Vinci attend son heure. Calmement. Lors de la présentation ce jeudi des résultats financiers 2017 qui ont vu le bénéfice net augmenter de 15%, à 2,737 milliards d'euros, Xavier Huillard, le Pdg du groupe, a réitéré son intérêt pour ADP, le gestionnaire des aéroports parisiens de Roissy-Charles de Gaulle, d'Orly et du Bourget, en cas de privatisation de ce dernier. Rien de surprenant. Depuis son entrée au capital d'ADP en 2008 à hauteur de 3,3% (8% depuis 2013), Vinci attend patiemment son heure. Celle-ci a de fortes chances d'arriver en 2018. Le groupe qui revendique la quatrième place mondiale parmi les acteurs du secteur aéroportuaire fait figure de grand favori.

Quelles conditions?

«Je vous confirme que selon ce qui sera décidé par l'État, nous devrions être intéressés et qu'il est absolument impossible d'en dire plus aujourd'hui puisque l'État lui-même n'a pas pris ses propres décisions», a déclaré, Xavier Huillard. «Nous ne savons toujours pas si l'État veut bouger et dans l'hypothèse où il veut bouger, nous ne savons pas comment il veut bouger, quel pourcentage il serait prêt à mettre sur le marché et comment il s'y prendra».

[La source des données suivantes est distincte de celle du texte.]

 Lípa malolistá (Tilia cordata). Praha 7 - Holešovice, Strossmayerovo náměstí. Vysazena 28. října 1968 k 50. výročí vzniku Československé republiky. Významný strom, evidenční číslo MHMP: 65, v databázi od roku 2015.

Il y a trois semaines, lors de la présentation de ses vœux à la presse, Xavier Huillard avait tenu des propos similaires en précisant néanmoins à ce moment-là "qu'à travers les échos" qu'il avait eu de la part de "différents contacts", il pensait que "cela pourrait bouger en 2018".

Pour autant, si le groupe est intéressé, il sera très attentif aux conditions de privatisation et notamment sur le niveau de participation que cédera l'Etat et sur la façon dont il le fera.

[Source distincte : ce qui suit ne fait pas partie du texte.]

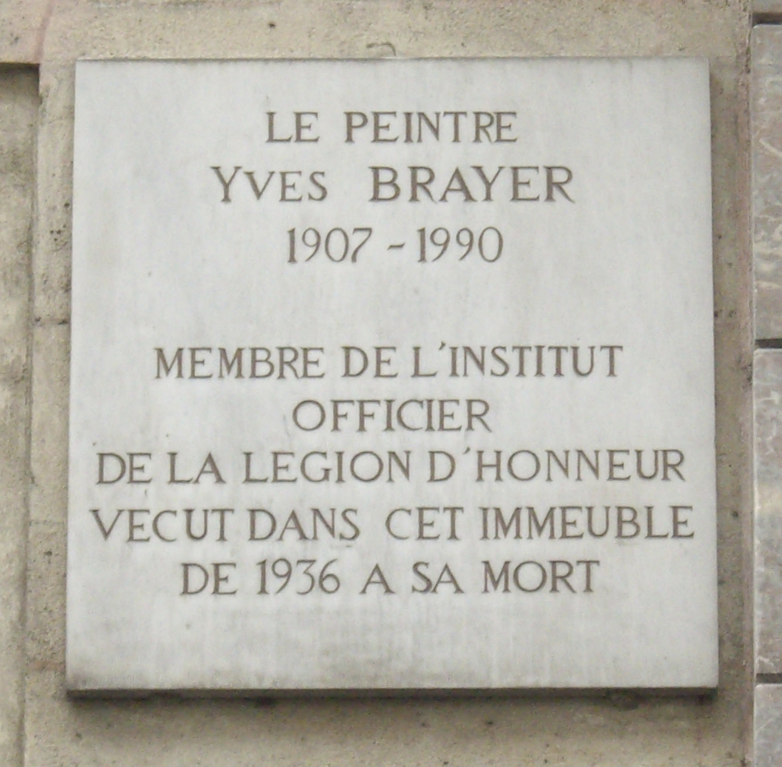 Plaque commémorative, 22 rue Monsieur-le-Prince, Paris 6e. « Le peintre Yves Brayer, 1907-1990, membre de l'Institut, officier de la Légion d'honneur, vécut dans cet immeuble de 1936 à sa mort. »

L'État va-t-il en effet lancer "une consultation qui permettrait à un actionnaire d'assurer son contrôle sur ADP" ou, au contraire préfèrera-t-il "découper en morceaux sa participation pour être certain d'avoir en face de lui un grand  nombre d'actionnaires et non un actionnaire dominant"?  s'était interrogé Xavier Huillard.

"Supposez que l'Etat décide de vendre 10% du capital pour conserver 40% pour toujours, et que ces 10% du capital soient découpés en 5 morceaux de 2% et qu'il nous est proposé d'acheter 2% du capital, on se posera la question de savoir si cela nous intéresse. Tout dépend donc du cas de figure. L'État ne s'est pas encore fait sa philosophie", avait-il ajouté lors de ses vœux.

Le précédent de 2013

La remarque n'était pas anodine. Elle faisait référence à la cession de 9,5% des parts de l'État en juillet 2013, vendus en deux blocs de 4,7%, l'un à Predica, une filiale du Crédit Agricole, l'autre à Vinci (lequel détenait déjà 3,3%), avec, comme condition, que la participation des nouveaux actionnaires soit plafonnée à 8% pendant 5 ans. Une façon de faire qui, selon un proche du dossier à l'époque, visait à empêcher Vinci de prendre une longueur d'avance si ADP était un jour privatisé. Ceci dans le but d'éviter de reproduire le scénario constaté lors de la privatisation d'ASF (Autoroutes du sud de la France) en 2005 où personne n'était venu se frotter à Vinci, qui avait raflé au cours des années précédentes plus de 21% du capital. Sans concurrence, Vinci avait très bien négocié les conditions de cette acquisition avec l'État.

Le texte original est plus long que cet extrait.